Yesterday started like a relatively normal day at Coinbase, the largest U.S. exchange for buying and selling Bitcoin and other cryptocurrencies. The Bitcoin price was finally rising again, breaking above $10,000 for the first time in a month after a protracted crash.
But then the complaints started pouring in. Suddenly, Coinbase customers were being double-charged—and sometimes triple-charged, or even overcharged dozens of times over—for cryptocurrency purchases they’d made weeks earlier. Because the transactions were on credit and debit cards, the duplicate charges in some instances drained customers’ bank accounts and then some, generating costly overdraft fees from their banks on top of it all.
Executives at San Francisco-based Coinbase were blindsided as the company’s dedicated Reddit forum—a hotbed of customer angst—exploded with fury. One person claimed to be “hit” with 50 new charges of a total $67,000, forcing the user to close his bank account. Others complained that the duplicate charges had rendered them “broke” at the worst time: Their rent or electricity bills were due, and they had no money left to pay. Many accused Coinbase of fraud, or suggested it had been hacked.
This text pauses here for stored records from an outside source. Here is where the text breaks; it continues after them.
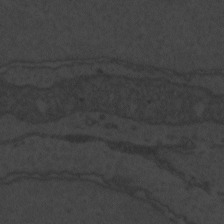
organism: Zebrafish
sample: Macrophage infected with Toxoplasma gondii
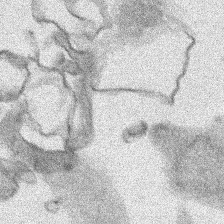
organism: Human
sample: Mitochondria in HCT116 cells
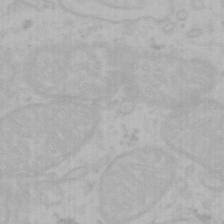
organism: Mouse
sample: Choroid plexus
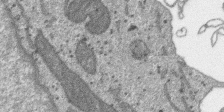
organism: Human
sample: Lung epithelial cells infected with SARS-CoV-2
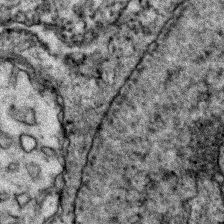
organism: Zebrafish
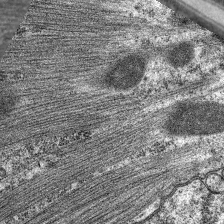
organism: C. elegans
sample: Pharynx
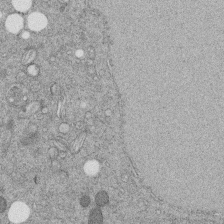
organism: C. elegans
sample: C. elegans embryo early stage
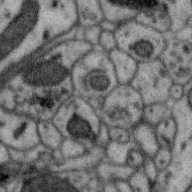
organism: Zebra finch
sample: Brain
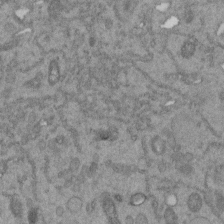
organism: C. elegans
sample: C. elegans embryo early stage
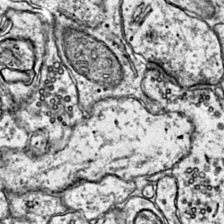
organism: Mouse
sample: Primary visual cortex
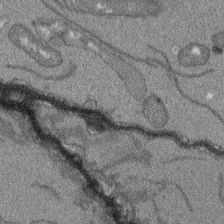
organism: Arabidopsis thaliana
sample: Root tip
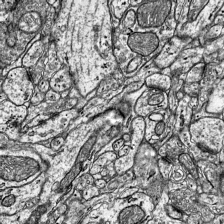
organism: Mouse
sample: Visual Cortex
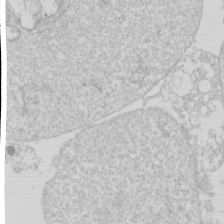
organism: Drosophila
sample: Cell division; meiosis; drosophila spermatocytes
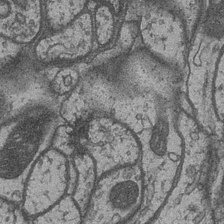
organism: Drosophila
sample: Optic medulla
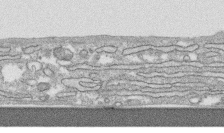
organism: Human
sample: CRL-1474
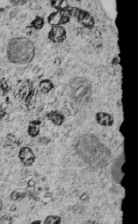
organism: C. elegans
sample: C. elegans embryo early stage
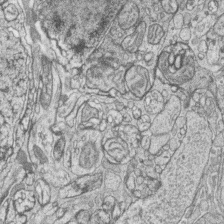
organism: Zebrafish
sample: synaptic ribbons in rod cells and cone cells
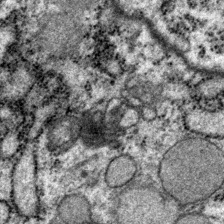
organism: P. pacificus
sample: Pharynx
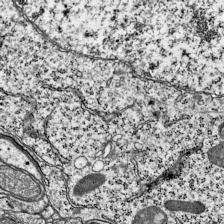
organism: Mouse
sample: Visual Cortex
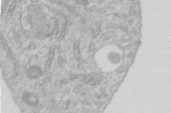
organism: Human
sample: Centriole in RPE cells
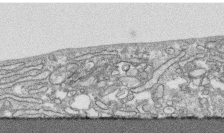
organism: Human
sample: CRL-1474
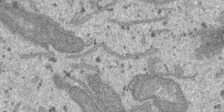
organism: Human
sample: Lung epithelial cells infected with SARS-CoV-2
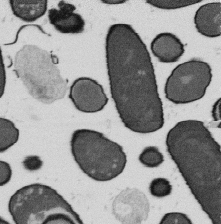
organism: B. subtilis
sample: Bacterial spore
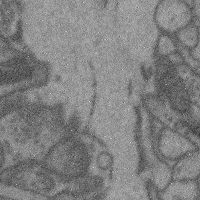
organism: Mouse
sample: Cerebral cortex
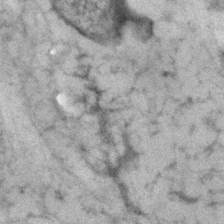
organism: Human
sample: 1205lu cells
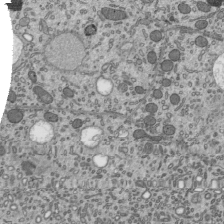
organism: Mouse
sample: Mouse epididymis efferent ductule cilia
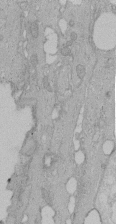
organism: Human
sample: Melanocyte Keratinocyte synapse skin construct
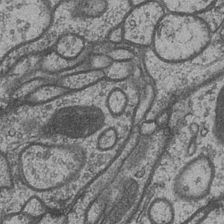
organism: Drosophila
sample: Optic medulla
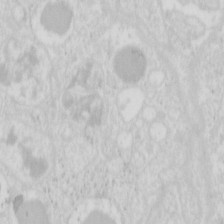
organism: Mouse
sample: Pancreas
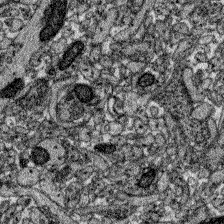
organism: Zebrafish
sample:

By Thursday evening, though, Coinbase thought it had identified the culprit: Visa (V), which Coinbase said had retroactively—and without any warning—reversed and resubmitted myriad Coinbase charges under a new payments code, as demanded by the big banks, earlier this year. The so-called merchant category code (or MCC) now in effect treats Visa purchases on Coinbase as cash advances, which come with high fees from banks of as much 10%. The switch coincided with several banks’ decisions to ban credit card purchases of cryptocurrency, which may have triggered direct debits from customers’ accounts instead.
“We immediately began an investigation, and through contacts with the card networks and the card issuers and our processor, determined that this was an action taken by Visa—it was not done by Coinbase,” Dan Romero, vice president and general manager at Coinbase, told Fortune.
More than one million Coinbase transactions were reclassified and reprocessed on Visa’s network, according to an industry source familiar with the situation. It appeared that the new Visa charges posted before banks were able to process refunds for the original transactions, resulting in overdrafts for many customers.
But the blame game is more complicated. Visa deflected fault for the incident, saying the problem was only affecting Coinbase customers. “Visa has not made any systems changes that would result in the duplicate transactions that are being reported,” a Visa spokesperson said. “We are also not aware of any other merchants who are experiencing this issue.” Rather, Visa laid blame with Coinbase’s so-called acquiring bank, or processor, to whom it has reached out “to offer assistance,” the spokesperson added.
In this case, Coinbase’s acquiring bank is Worldpay, one of the largest U.S. payment processors. A person close to Visa said it was only Worldpay, not Visa, that could have submitted transactions to the credit card company’s network.
But Coinbase confirmed that only Visa cards experienced duplicate charges, and by Friday afternoon, Visa had begun processing refunds to erroneously charged Coinbase customers. Still, Visa stood by the classification under which the new charges were submitted, saying it had recently provided instructions to processors such as Worldpay clarifying the correct code to use for Coinbase transactions.
On Friday evening, Visa and Worldpay issued a joint statement posted on Coinbase’s blog, saying, “We deeply regret any inconvenience this may have caused customers.” The mea culpa followed a meeting earlier in the day between Coinbase and representatives of both Visa and Worldpay to determine which company was most at fault for the debacle.
Worldpay, for its part, would neither confirm nor deny that the problem was tied to its own systems. “We are actively working with and engaging all parties involved—including the card networks, issuing banks, other processors and Coinbase—to resolve this issue. We are all committed to helping resolve it for Coinbase’s customers as quickly as possible.”
In their statement Friday, Visa and Worldpay said they’d already reversed all duplicate transactions and expected customers to receive refunds within a few days.
Still, one thing seems clear: The glitch would never have happened if the banks hadn’t insisted on classifying Coinbase purchases as cash advances—despite the fact that the U.S. government does not currently consider cryptocurrencies currency at all.
Wells Fargo, some of whose cardholders experienced duplicate Coinbase transactions, declined to comment on the glitch, but referred Fortune to Visa for additional information. Bank of America is also aware of the Coinbase issue and will refund any fees assessed as a result of the erroneous charges, but denies responsibility for the mistake, according to a person close to the bank.
Coinbase has been moving in recent months to improve its customer service after admitting that it has struggled to keep pace with the demand for its cryptocurrency offerings. At the beginning of the year, the company poached Tina Bhatnagar from Twitter, hiring her as its vice president of technology and operations, a role that seeks to build out its customer support functions. It previously brought on board Asiff Hirji, a former top executive at Hewlett-Packard and TD Ameritrade, as its president and chief operating officer.
This article has been updated to reflect new developments in the story.